On Tuesday, frothing at the mouth Tea Party faithful will protest health care reform legislation by descending on the Senate to holding a "die-in." But while the Tea Baggers will feign dropping dead to dramatize their opposition to health care reform they wrongly believe will leading to rationing, they seem blissfully unconcerned about the thousands of Americans who actually die each year due to lack of insurance.
As TPM reported:

Tea Party organizer Mark Meckler writes on his site: "The intention is to go inside the Senate offices and hallways, and play out the role of patients waiting for treatment in government controlled medical facilities. As the day goes on some of us will pretend to die from our untreated illnesses and collapse on the floor."

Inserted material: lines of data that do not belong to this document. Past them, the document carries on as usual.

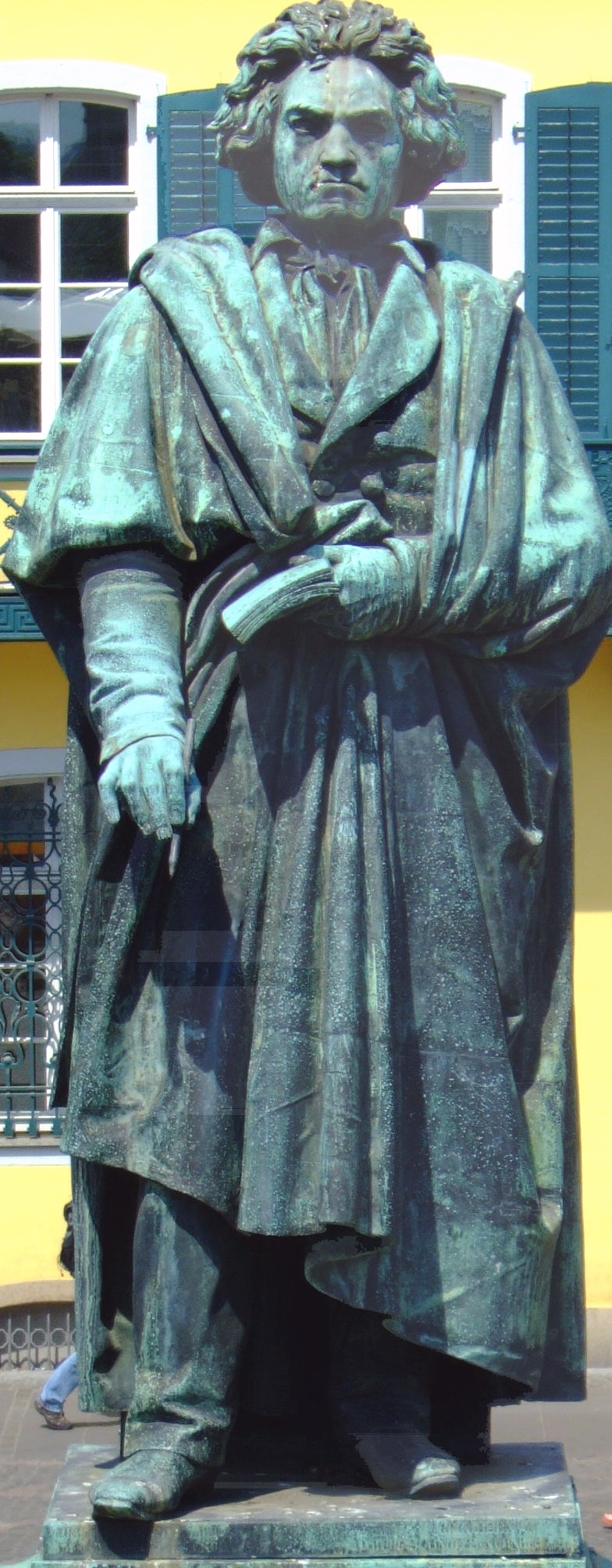 Beethoven-Denkmal von Ernst Hähnel und Jakob Daniel Burgschmiet (1796–1858) Alternative namesJakob Daniel BurgschmietDescriptionGerman sculptor and university teacherDate of birth/death11 October 17967 March 1858Location of birth/deathNurembergNurembergWork locationBamberg, Bonn, Möhra, Nuremberg, PragAuthority control : Q1609473 VIAF: 40148765 GND: 117168971 auf dem Münsterplatz in Bonn
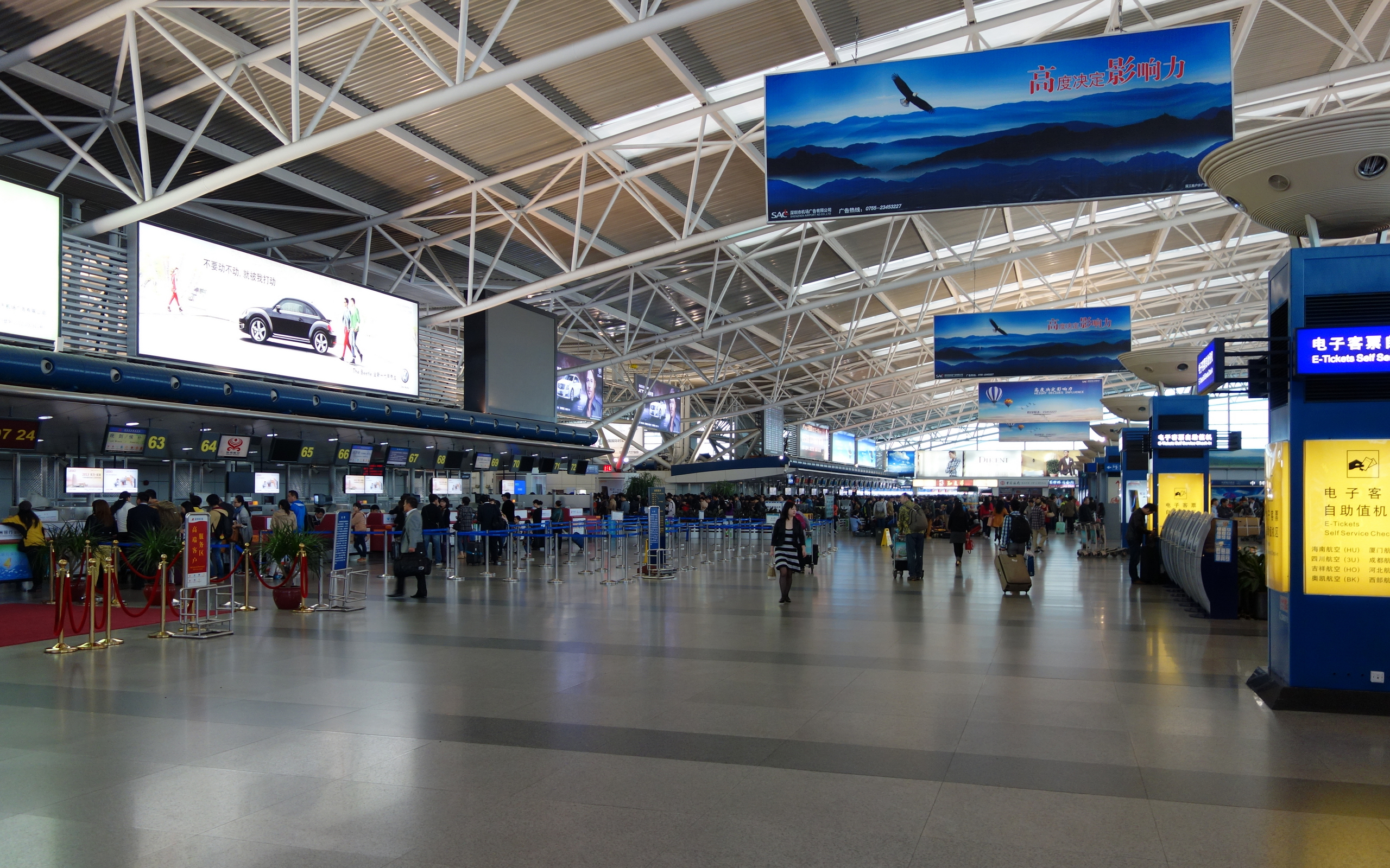 深圳宝安国际机场A候机楼出发大厅
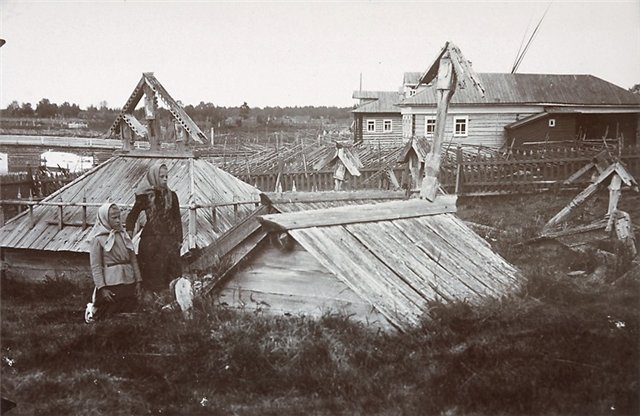 Староверческое кладбище с домовинами и памятниками-столбиками на берегу Белого моря.
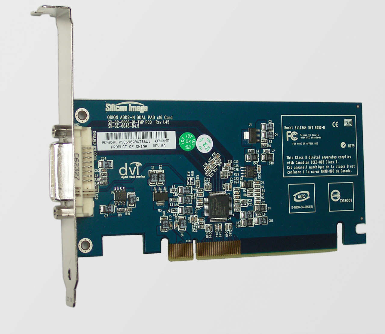 DVI-Addon-Karte für geeignete Mainboards mit integrierter Onboard-Grafik, hier für den Intel 945G-Chipsatz. Die Karte wird im PCIe-16-Slot montiert.

Of course, in the American health care system as it actually is, estimates of the yearly body count from private health insurance range as high as 45,000.
Back in September, a study by Harvard Medical School found that almost 45,000 Americans die each year due to lack of health insurance. To translate that into a metric even Tea Baggers can understand, that annual death toll exceeds the number of U.S. military personnel killed during the entire Korean War.
Even using more conservative models, the Washington Post's Ezra Klein noted, the $900 billion Democratic health care plan could save 150,000 American lives over a 10-year span. (Again, translated into Tea Bagese, that's more than was lost by the United States armed forces during World War I.)
As Klein describes the " 150,000-life health-care bill":

Oddly, that label hasn't made its way into the conversation. But it is, if anything, a conservative estimate. The Institute of Medicine developed a detailed methodology for projecting the lives lost due to lack of insurance. The original paper estimated that 18,000 lives were lost in 2000, and the Urban Institute updated that analysis with data for 2006, yielding an estimate of 22,000 lives. As for 150,000, well, that's almost certainly too low. That's just the 2006 number across 10 years, which is the time frame we generally use for health care, with a third of the lives saved lopped off, as we're not going to cover all of the uninsured. But since the population of the uninsured grows every year, and so does the death toll, it would surely be higher. So call it the 150,000-plus-life health-care plan.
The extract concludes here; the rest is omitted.